Tag Archive | identidade

Virar costas a Castela

Padrão dos Descobrimentos. Lisboa.

Virar costas à latinidade não traz bom vento. Insensatez de Estado, cenoura do povo e oportunismo do resto.

Conhece Angelo Branduardi? Não? E a Billie Eilish? A cereja no bolo do terceiro milénio é a avaliação assente na ignorância electronicamente ruidosa. O Angelo Branduardi é uma espécie de José Afonso da Itália. Ao prestar-lhe atenção, paramos, por um momento, de coçar o mainstream. Boiar na corrente é cómodo, mas nada pessoal. Sem cabeça, coração e estômago, com raízes gastas, sob uma tempestade de gadgets e emblemas, arriscamos o excesso semiótico e o distúrbio gastro-identitário.

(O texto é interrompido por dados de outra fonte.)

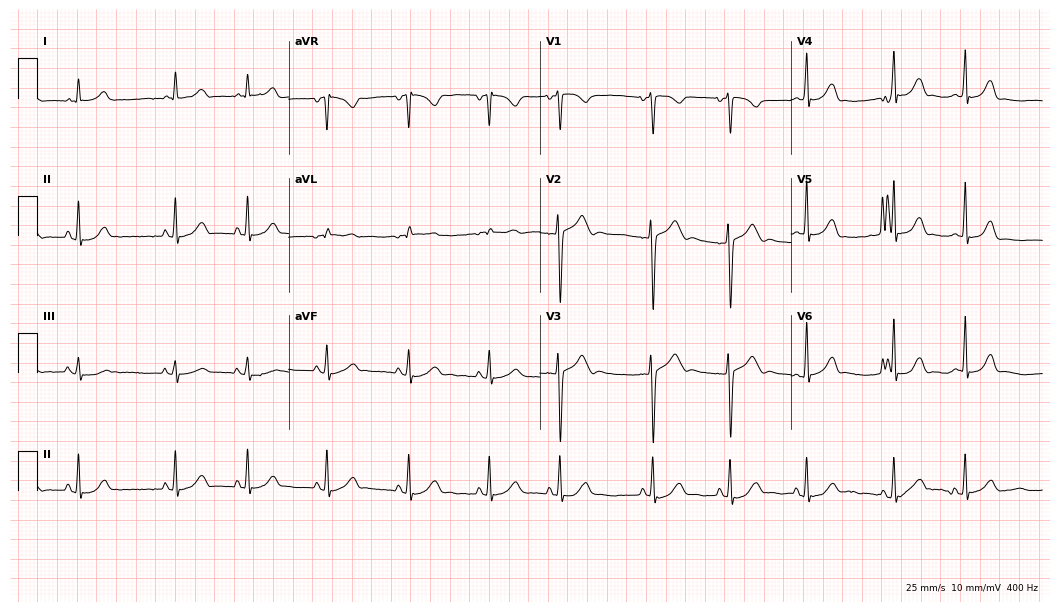
Resting 12-lead electrocardiogram (10.2-second recording at 400 Hz). Patient: a 17-year-old female. Read as a normal ECG.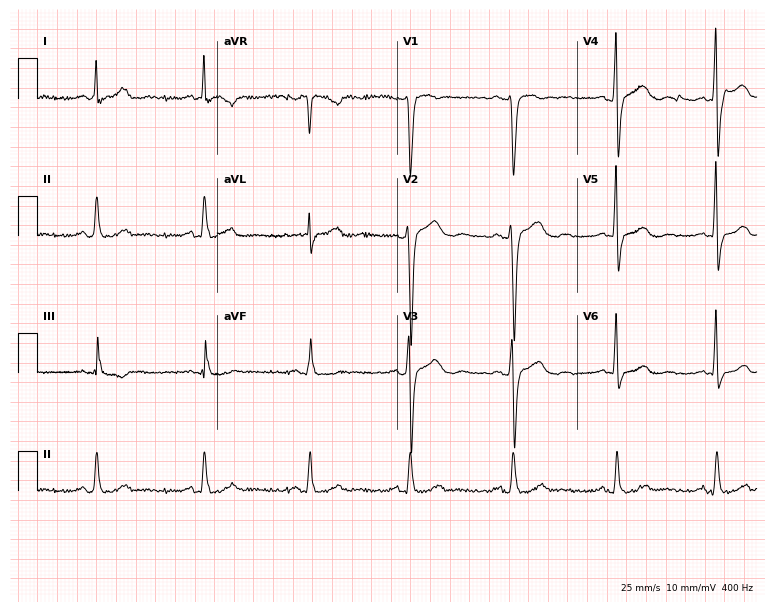
ECG (7.3-second recording at 400 Hz) — a 46-year-old man. Screened for six findings — first-degree AV block, right bundle branch block, left bundle branch block, sinus bradycardia, atrial fibrillation, sinus tachycardia — none is recorded.

Viramos costas à latinidade com o freio nos dentes. Afigura-se estúpido desvalorizar o que somos.

Angelo Branduardi. La Luna. La Luna. 1975.
Angelo Branduardi. Alla Fiera Dell’ Est. Alla Fiera Dell’ Est. 1976. Ao vivo em 1996.
Angelo Branduardi. La Pulce D’Acqua. La Pulce D’Acqua. 1977. Ao vivo em 1983.

O murmúrio e o grito

As questões de identidade constituem uma fonte incansável e delicada de discursos. A publicidade não se faz rogada. A propósito, por exemplo, de brinquedos, do cancro da mama ou da assunção de género. Pode significar-se uma identidade discretamente, em modo quase confidencial. Dispensa-se gritar ou arranhar sensibilidades. Há anúncios que transpiram subtileza, outros sopram trombetas num filme mudo.

Marca: Dreamland. Título: Déballe tes rêves. Agência: Mortierbrigade (Bruxelles). Direcção: Marit Weerheijm. Bélgica, Novembro 2019.
Marca: Pink Ribbon. Título: Finally. Agência: Mortierbrigade (Bruxelles). Direcção: Marit Weerheijm. Bélgica, Setembro 2018.

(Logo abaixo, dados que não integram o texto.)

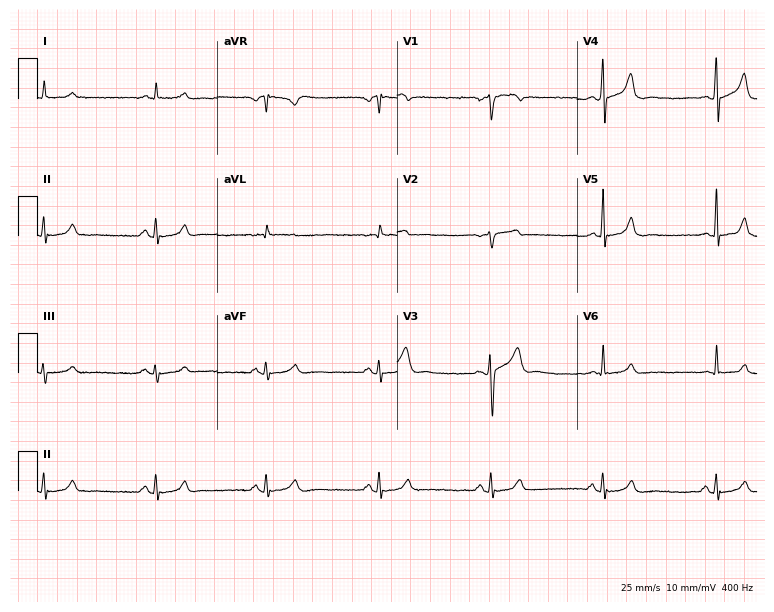
12-lead ECG from a 65-year-old male. Recorded interpretation: within normal limits.

Para aceder ao anúncio seguinte, carregar na imagem.

Anunciante. 22nd San Francisco International Lesbian & Gay Film Festival. Título: Au cinéma. Estados Unidos, 1998.

A cópia e o fragmento

“Nós só conhecemos verdadeiramente aquilo que é novo, aquilo que introduz bruscamente na nossa sensibilidade uma mudança de tom que nos choca, aquilo que o hábito ainda não substituiu pelos seus pálidos fac-símiles. Mas foi sobretudo este fraccionamento de Albertina em numerosos fragmentos, em numerosas Albertinas, que era o seu único modo de existência em mim (…) Cada um de nós não é uno, mas contém numerosas pessoas que não possuem todas o mesmo valor moral” (Marcel Proust, À la recherche du temps perdu. Livre 6 : Albertine Disparue, 1927).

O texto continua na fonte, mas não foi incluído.